Let's turn to a category of features that goes beyond the traditional outstanding query performance advantages of HANA or BWA respectively, namely the evolution of BW-IP into in-memory.

Figure 2 shows a "Hello World" example for a planning operation: a set of cells are displayed to an end user who decides to increase one of the values from 250 to 300. What happens now when this change is submitted to the server? Remember that planning is typically done on an aggregated granularity (here: countries and years) while the data is much more detailed - in the example of figure 2: countries break down to branches, years to weeks. This means that changing a single value in the UI frequently translates into a large number of changes on the data level. This is called disaggregation and constitutes a frequent operation in a planning context.

In the traditional approach - meaning that processing is mostly done in the application server - the delta of the change (here: increase by 50) is calculated, then that delta is broken down to the actual data granularity (here: 52 weeks in 2011 and 500 branche in Germany) resulting in a potentially large number of values (here: 52 * 500 = 26000) that are then sent over a network to the RDBMS to be saved.

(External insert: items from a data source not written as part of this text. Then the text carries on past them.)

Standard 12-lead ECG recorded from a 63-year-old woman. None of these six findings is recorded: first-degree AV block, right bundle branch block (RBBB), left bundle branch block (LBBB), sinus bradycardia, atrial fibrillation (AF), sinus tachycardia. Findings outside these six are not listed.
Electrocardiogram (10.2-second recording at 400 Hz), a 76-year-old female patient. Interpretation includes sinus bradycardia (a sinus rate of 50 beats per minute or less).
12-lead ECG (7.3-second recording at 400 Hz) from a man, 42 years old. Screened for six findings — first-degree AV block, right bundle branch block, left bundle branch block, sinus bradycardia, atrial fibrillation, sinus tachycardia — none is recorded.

In the in-memory based approach, processing is pushed down to HANA, i.e. close to the data, by turning around steps 2 and 3, i.e. only a single value (here: 50) is sent to the DB engine accompanied by the disaggregation instruction and its associated parameters. Performance gains in that approach originate in the following:

reduced network traffic (1 value being sent to the DB rather than 26000)
operations in the DB engine are implemented directly on the data structures existing in that layer, i.e. it is not necessary to convert or cast
disaggregation can be highly parallelized

This example follows a very generic pattern that can be applied in many other areas too. Some colleagues use terms like data shipping(traditional approach) vs function shipping (in-memory approach).

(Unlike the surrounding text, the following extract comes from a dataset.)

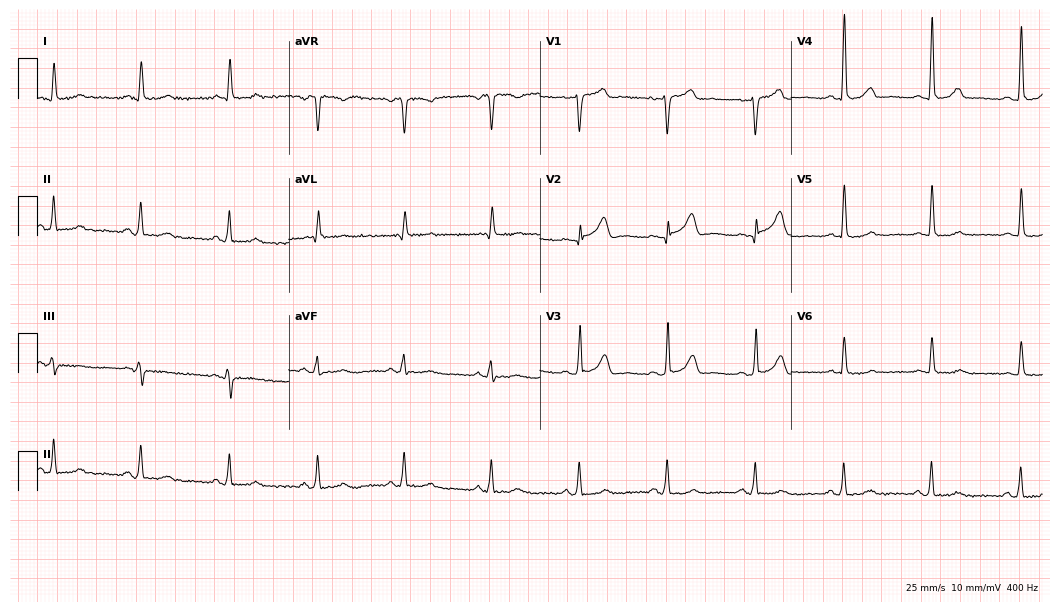
Resting 12-lead electrocardiogram. Patient: a 58-year-old female. None of these six findings is recorded: first-degree AV block, right bundle branch block (RBBB), left bundle branch block (LBBB), sinus bradycardia, atrial fibrillation (AF), sinus tachycardia. Findings outside these six are not listed.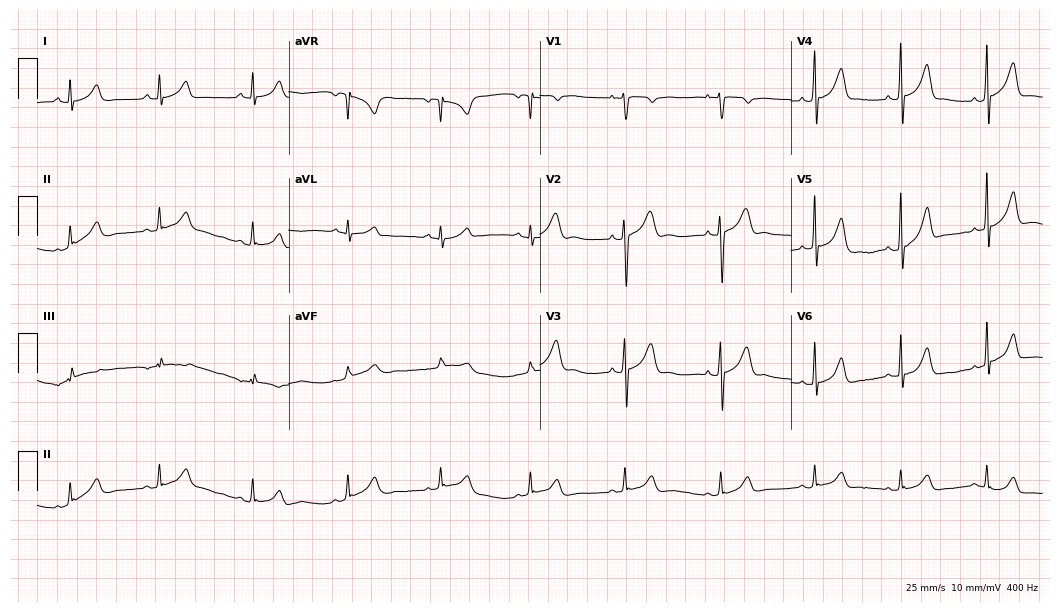
12-lead ECG (10.2-second recording at 400 Hz) from a female patient, 27 years old. Labelled as a normal ECG.

Figure 2: Comparing the traditional vs the in-memory approach of a "Hello World" planning example.

In-Memory DSO

The pattern shown in the in-memory planning example, namely (a) to avoid sending huge amounts of data between application and DB servers, and (b) to implement performanc-critical operations directly on the engine-based data structures, can be applied to the BW data store object (DSO) too. To that end, it makes sense to recall how a DSO works (conceptually) and where performance becomes critical. Figure 3 shows how a DSO works:

There are 3 data containers:
- one for the current data - current image,
- one for the recently uploaded data - future image, and
- one for the result when the differences between the current and the future images are calculated - delta image, the result of data activation.
In traditional RDBMS, these 3 containers are represented as a table respectively.
There are 4 fundamental operations on a DSO:
- upload new data,
- query the current data,
- read the delta data,
- activate - see above.

In a traditional RDBMS environment, querying and data activation are performance critical. Now and as we know, querying is a fundamental strength of HANA and is not of concern anymore. However, data activation needs to be carefully considered: reconciling the current and the future images typically translates into moving lots of data from the DB to an application server where the data is matched and the delta gets calculated. The data activation is a clear candidate to be pushed down into the HANA engine.

Figure 3: Traditional DSO

The DSO has been natively implemented in HANA. Figure 4 basically indicates that it has been implemented as a black box that behaves as the traditional DSO shown in figure 3 and described above. The queryingand delta read operations become logical views on top of the black box. The upload operation is straightforward. The data activationhas been natively implemented and shows significant performance gains. As indicated, the sources of those gains are less data traffic and implementing it natively.

Figure 4: In-Memory DSO

Conclusion

This concludes this second part. Hopefully, we will be able to write about and discuss more details in the course of the next months. However, the examples above should provide a good flavour of what is possible and what can be expected.